Records supplied =>
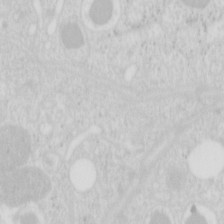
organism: Mouse
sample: Pancreas
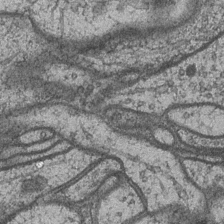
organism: Drosophila
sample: Optic medulla
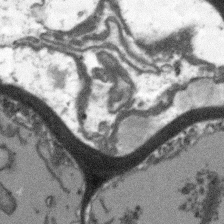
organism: Arabidopsis thaliana
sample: Root tip
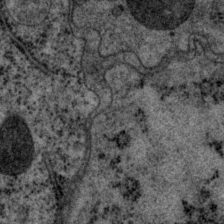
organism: P. pacificus
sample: Pharynx
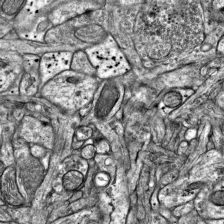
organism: Mouse
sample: Visual Cortex
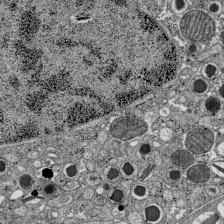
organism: C57BL Mouse
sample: Pancreatic islet
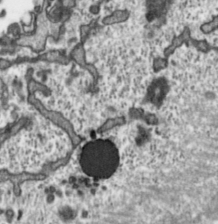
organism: Toxoplasma gondii
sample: Parasites in a vacuole inside a host cell
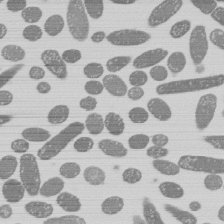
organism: E. coli
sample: Bacterial nucleoid
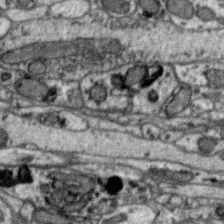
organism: Zebra finch
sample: Brain
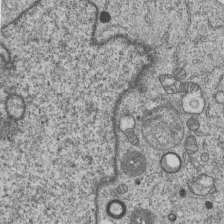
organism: Human
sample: MDA-MB-231 cells
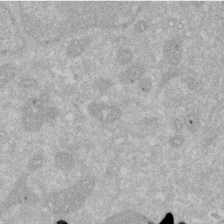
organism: Human
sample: HIV infected U937 cells
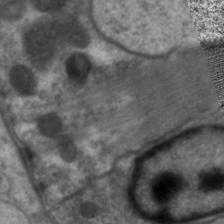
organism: C. elegans
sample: Pharynx
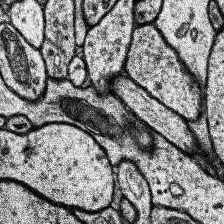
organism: Human
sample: Temporal Lobe
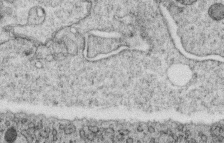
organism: C. elegans
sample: C. elegans oocyte; sperm cells
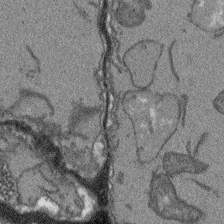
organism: Arabidopsis thaliana
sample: Root tip
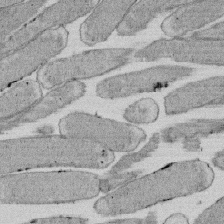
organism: E. coli
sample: Bacterial nucleoid
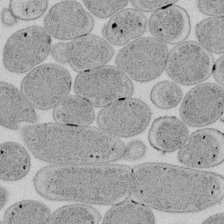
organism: E. coli
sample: Bacterial nucleoid
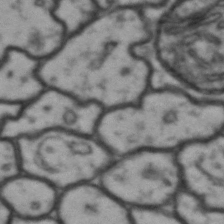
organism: Drosophila
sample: Brain
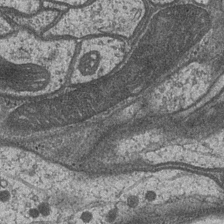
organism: Drosophila
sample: Optic medulla
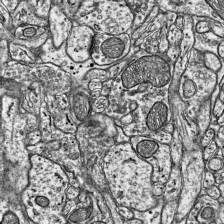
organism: Mouse
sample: Visual Cortex
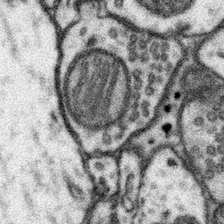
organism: Mouse
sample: Somatosensory cortex neuropil
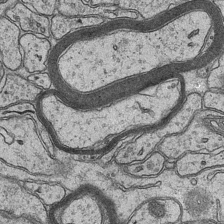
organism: Mouse
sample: CA1 Hippocampus
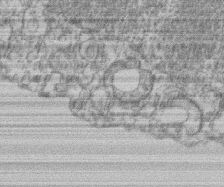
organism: Mouse
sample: T cell stromal cell synapse
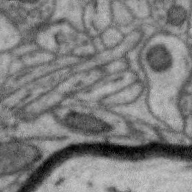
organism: Zebra finch
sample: Brain
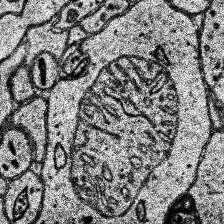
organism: Human
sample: Temporal Lobe
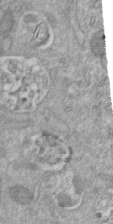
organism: Mouse
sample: ED-1 cell nuclei; centrioles
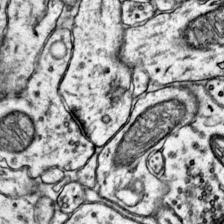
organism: Mouse
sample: Primary visual cortex
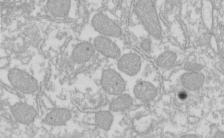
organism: Xenopus
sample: Cilia; centrioles in frog embryo cells
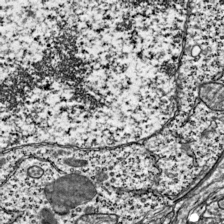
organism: Mouse
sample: Visual Cortex
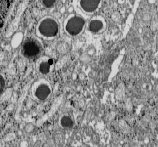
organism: C57BL Mouse
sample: Pancreatic islet
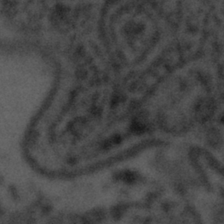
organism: Tuwongella immobilis
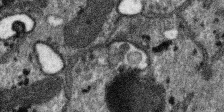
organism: Human
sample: Lung epithelial cells infected with SARS-CoV-2
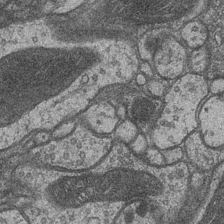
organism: Drosophila
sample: Optic medulla
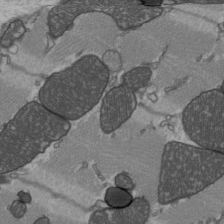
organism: C57BL Mouse
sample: Heart
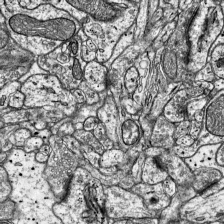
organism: Mouse
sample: Visual Cortex
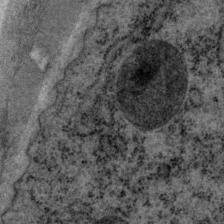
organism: P. pacificus
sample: Pharynx
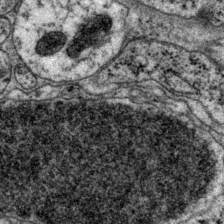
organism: P. pacificus
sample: Pharynx
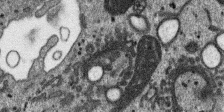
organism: Human
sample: Lung epithelial cells infected with SARS-CoV-2
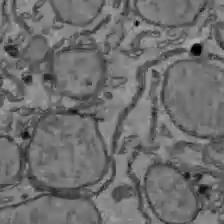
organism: C57BL Mouse
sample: Liver
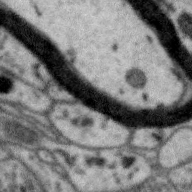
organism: Zebra finch
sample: Brain
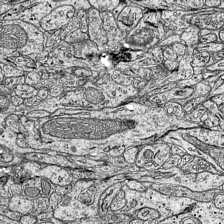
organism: Mouse
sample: Visual Cortex
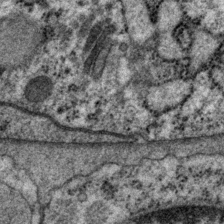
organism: P. pacificus
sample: Pharynx
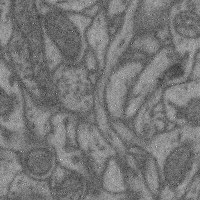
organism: Mouse
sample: Cerebral cortex
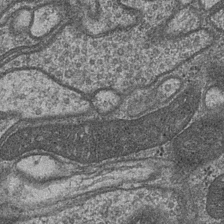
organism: Drosophila
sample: Optic medulla
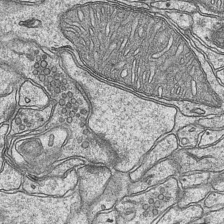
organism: Mouse
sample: CA1 Hippocampus
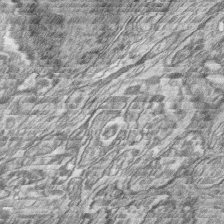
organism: Zebrafish
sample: synaptic ribbons in rod cells and cone cells
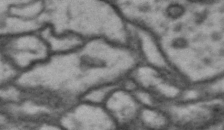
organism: Drosophila
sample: Brain
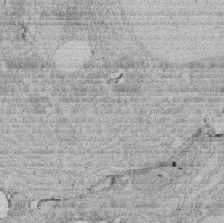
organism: Rat
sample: Salivary granule
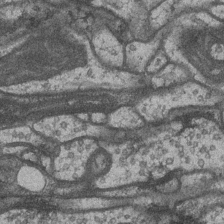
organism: Drosophila
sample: Optic medulla
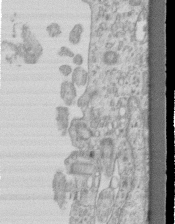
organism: Mouse
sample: Centriole in ependymal cells
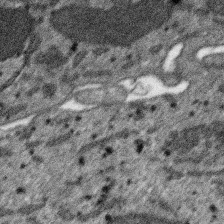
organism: Human
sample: Lung epithelial cells infected with SARS-CoV-2
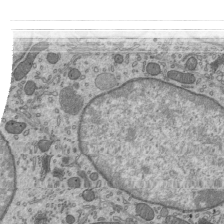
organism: Mouse
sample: Mouse epididymis efferent ductule cilia
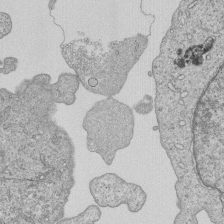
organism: Human
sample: MDA-MB-231 cells

Exercise requirements =>
Your reply should hold exactly the lines from the line containing "organism: Zebrafish" through the final line of the listing, and none of the pictures.

Response area =>
organism: Zebrafish
sample: synaptic ribbons in rod cells and cone cells
organism: Drosophila
sample: Brain
organism: Rat
sample: Salivary granule
organism: Drosophila
sample: Optic medulla
organism: Mouse
sample: Centriole in ependymal cells
organism: Human
sample: Lung epithelial cells infected with SARS-CoV-2
organism: Mouse
sample: Mouse epididymis efferent ductule cilia
organism: Human
sample: MDA-MB-231 cells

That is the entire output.